About Enforcement Points

To prepare for policy migration to the Web Security Service or to facilitate managing policy in a mixed environment with the cloud and on-premises appliances, specify an Enforcement Domain for each applicable policy rule.

When you enable Enforcement Domains on the VPM, it displays icons next to applicable layer titles. The VPM also displays an Enforcement column, which allows you to select the domain(s) the rule applies to; Appliance, WSS (cloud service), or Universal (both appliance and WSS). When you install a VPM policy that includes Enforcement Domains, the generated CPL guards appliance-specific rules and cloud-specific rules with the enforcement preprocessor variable.

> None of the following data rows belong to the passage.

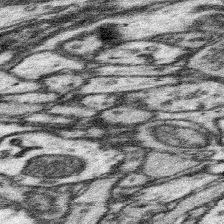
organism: Mouse
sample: Somatosensory cortex neuropil
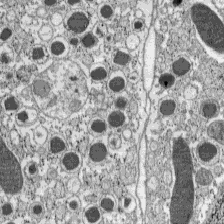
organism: C57BL Mouse
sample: Pancreatic islet
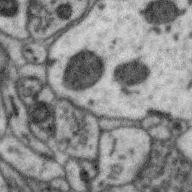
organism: Zebra finch
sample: Brain
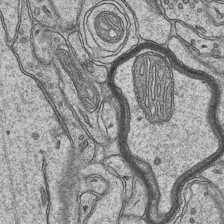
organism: Mouse
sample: CA1 Hippocampus
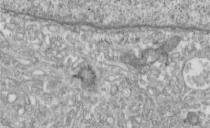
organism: Human
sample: Centriole in fibroblast cells
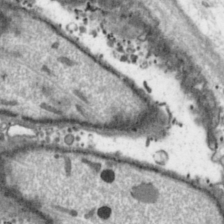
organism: Toxoplasma gondii
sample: Parasites in a vacuole inside a host cell
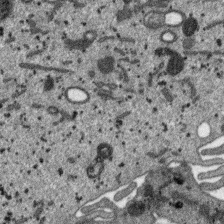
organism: Human
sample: Lung epithelial cells infected with SARS-CoV-2
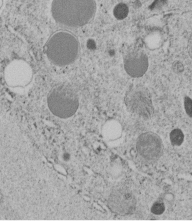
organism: C. elegans
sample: C. elegans embryo early stage
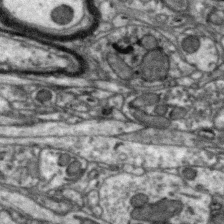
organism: Zebra finch
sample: Brain
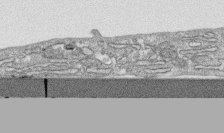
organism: Human
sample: CRL-1474
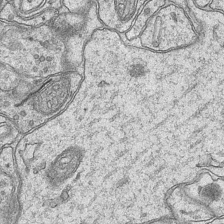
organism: Mouse
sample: CA1 Hippocampus
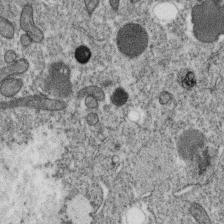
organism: C. elegans
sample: C. elegans oocyte; sperm cells
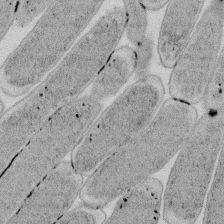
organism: E. coli
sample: Bacterial nucleoid
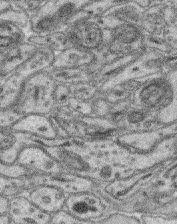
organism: Mouse
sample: Retina
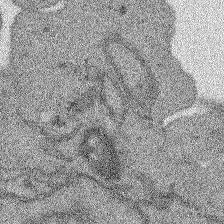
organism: Human
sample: HeLa cells
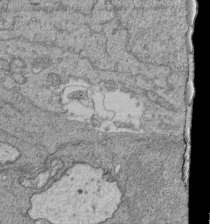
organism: Human
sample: Retinal organoid Rod and Cone cells
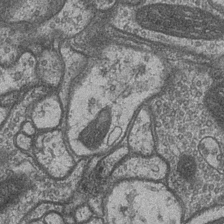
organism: Drosophila
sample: Optic medulla
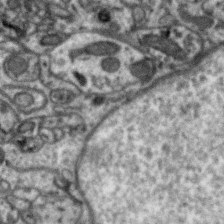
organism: Zebra finch
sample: Brain
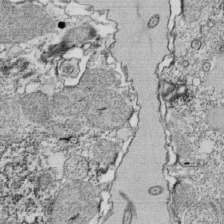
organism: Tetrahymena
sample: Cilia in tetrahymena
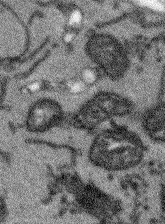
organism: Arabidopsis thaliana
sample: Root tip
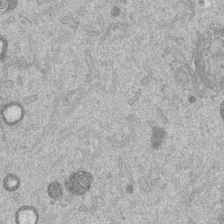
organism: Mouse
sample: Dividing mouse embryo 1 cell stage
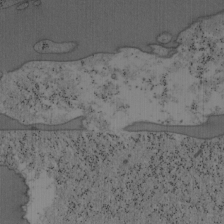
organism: Mouse
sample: OT-I killer T cells with ID8 ovarian cancer cells
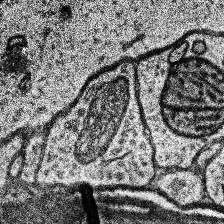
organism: Human
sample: Temporal Lobe
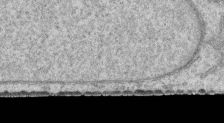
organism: Human
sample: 1205lu cells
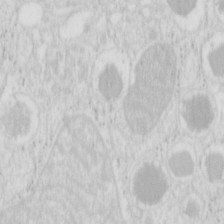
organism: Mouse
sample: Pancreas
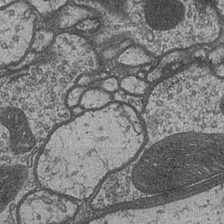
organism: Drosophila
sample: Optic medulla
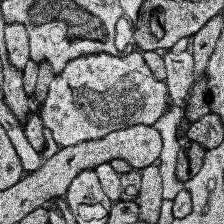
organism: Human
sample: Temporal Lobe

The following layers support Enforcement Domains :

  • DNS Access Layer
  • SSL Intercept Layer
  • SSL Access Layer
  • Web Authentication Layer
  • Web Access Layer
  • Web Content Layer
  • Web Request Layer

However, not all objects and actions within these layers are available for Universal Policy Enforcement.

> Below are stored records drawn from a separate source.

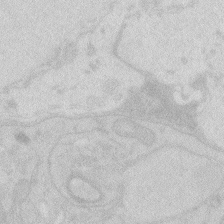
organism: Zebrafish
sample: Macrophage
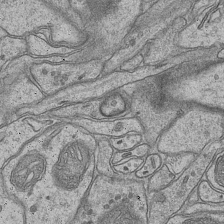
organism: Mouse
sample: CA1 Hippocampus
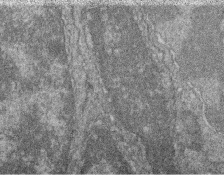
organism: Zebrafish
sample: Cilia; retinal pigment epithelium
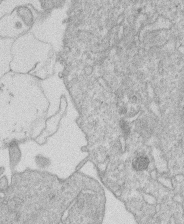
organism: Human
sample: Macrophage cells
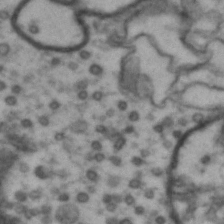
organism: Drosophila
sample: Brain
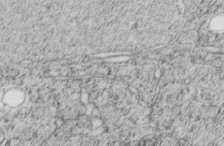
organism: C. elegans
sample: C. elegans embryo early stage
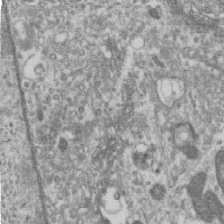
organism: Human
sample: Centriole in RPE cells
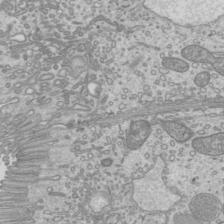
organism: Mouse
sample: Cilia; mouse epididymis
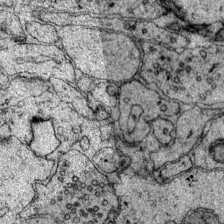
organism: Mouse
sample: Primary visual cortex
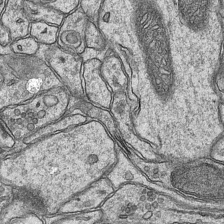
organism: Mouse
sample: CA1 Hippocampus
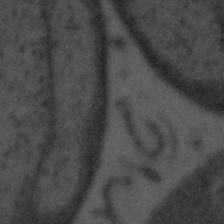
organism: Tuwongella immobilis
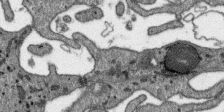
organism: Human
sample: Lung epithelial cells, uninfected (mock) control
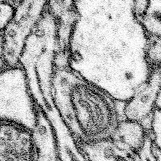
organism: Mouse
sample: Somatosensory cortex neuropil
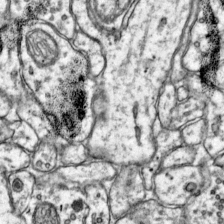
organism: Mouse
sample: Primary visual cortex
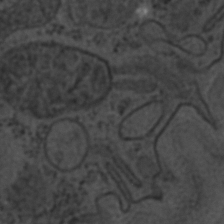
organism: C. elegans
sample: C. elegans embryo
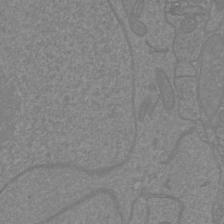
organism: Mouse
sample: Cortical neurons
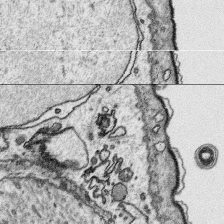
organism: Platynereis dumerilii
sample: Parapodia
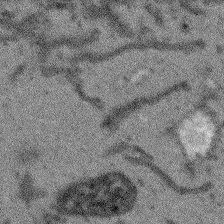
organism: Arabidopsis thaliana
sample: Root tip
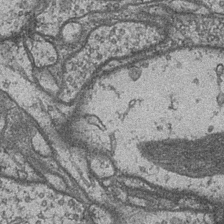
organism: Drosophila
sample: Optic medulla
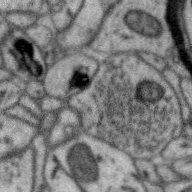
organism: Zebra finch
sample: Brain
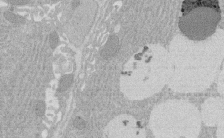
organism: Rat
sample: Salivary granule
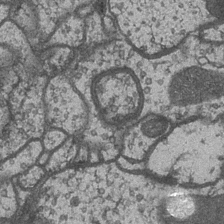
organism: Drosophila
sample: Optic medulla
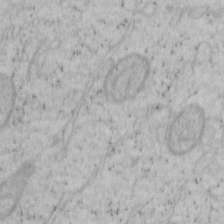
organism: Human
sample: HeLa cells

For the errors reported, with UPE domains, please note that while the VPM calculates the policy, it's expected, to see multiple Universal Policy errors. See the snippet below, for reference.

    • Warnings (yellow) do not prevent policy installation. For example, the policy might be valid for the ProxySG appliance, but the Web Security Service will ignore it.

    • Errors (red) prevent policy installation; the Install Policy button becomes inactive.

Click OK, nonetheless.

  • Select a layer that contains an error. See the sample in the snippet below. 

In this example, this SSL Interception Action object cannot function on both the appliance and in the cloud service. You can open and examine the object and it evaluate the requirement for changes. Or right-click Enforcement and select Appliance. This removes the rule from Universal use.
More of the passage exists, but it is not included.